The exclusion of the Montgomerys from the informal little dinner club was not noticed until the unannounced twenty-couple limit had been reached and nominations closed. It was an informal club in that there was no clubhouse, it had no rooms, no place for a bulletin board, no stationery. Its name was The Second Thursdays, without the word club. When it was seen that the Montgomerys were not included (and when it became known they had not been asked), their social indispensability was at an end. Charlotte's strategy had included extra, direct snubs for Blanche Montgomery, but she need not have planned so carefully. The absence of the Montgomerys from The Second Thursdays lowered their standing in the eyes of nonmembers and members—and no one, or almost no one, ever knew what had happened.
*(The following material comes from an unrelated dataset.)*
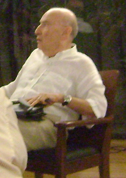 Boris Fausto, historiador e cientista político brasileiro, durante conversa sobre o lançamento de seu livro "Memórias de um historiador de domingo" na Livraria da Vila da Alameda Lorena, em São Paulo.
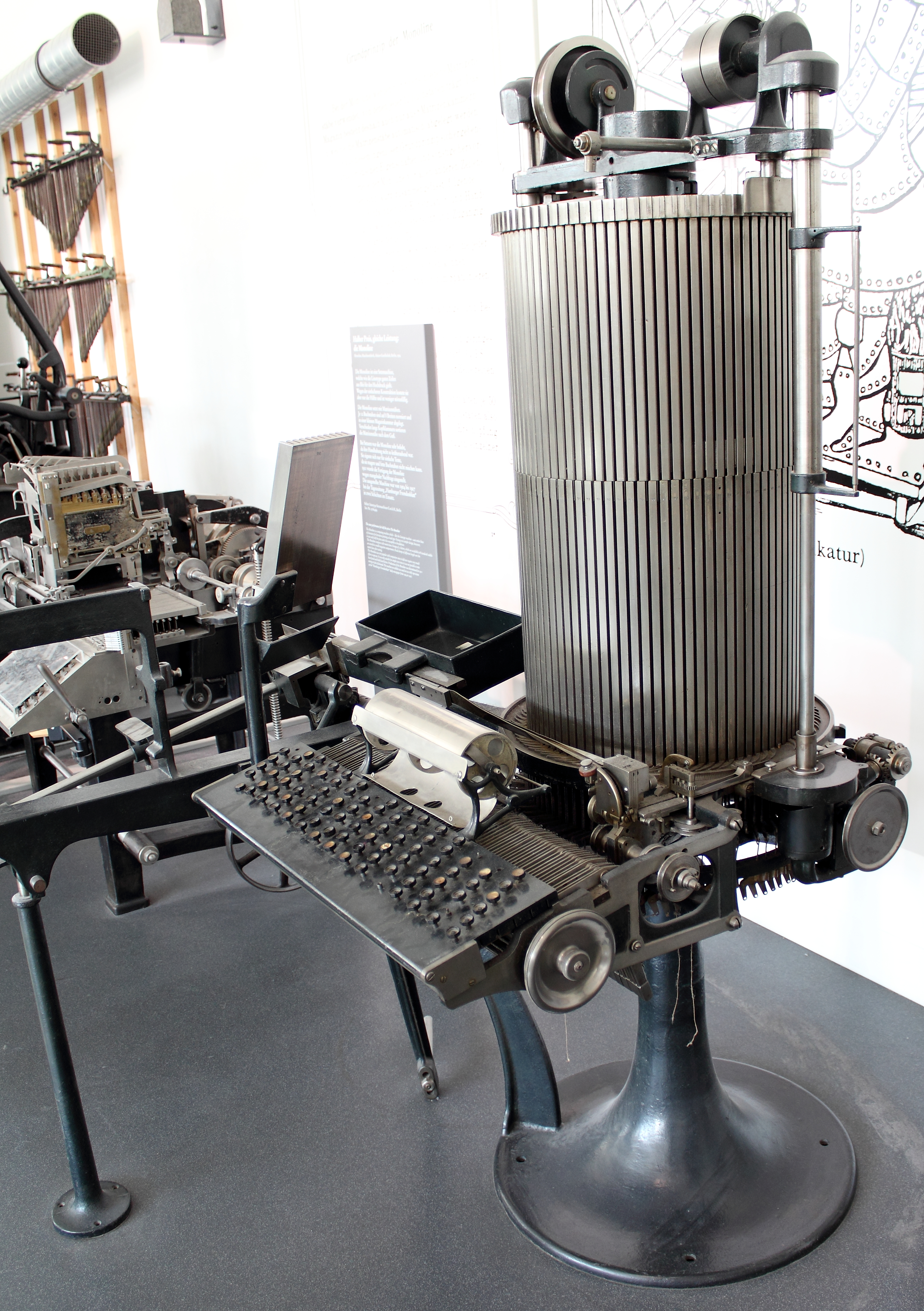 Thorne settemaskin fra ca 1890, står i Deutsches Museum, München

One day they were a First Family; then in a short while they were just another old family with money. And even Blanche Montgomery did not suspect Charlotte, who was not a member of The Second Thursdays; nor did she suspect Bess, a woman incapable of intrigue. In her tears and anger she blamed herself, but she never discovered the real reason for the snub. Perhaps she spent too much money on clothes? Perhaps she had flirted with someone's husband? Possibly they did not like the color she had chosen for the repainting of the old Montgomery mansion? She was fully aware of the enormity of her failure: not even being married to a Montgomery was enough to carry her,
but
being married to her was enough to hurt a Montgomery. In
1930
, when her son was a lawyer for the big bootleggers and organized prostitution, dressed like a bootlegger and one of the prostitutes' best patrons—she still blamed herself, and wished that her boy could have turned out like Joe Chapin.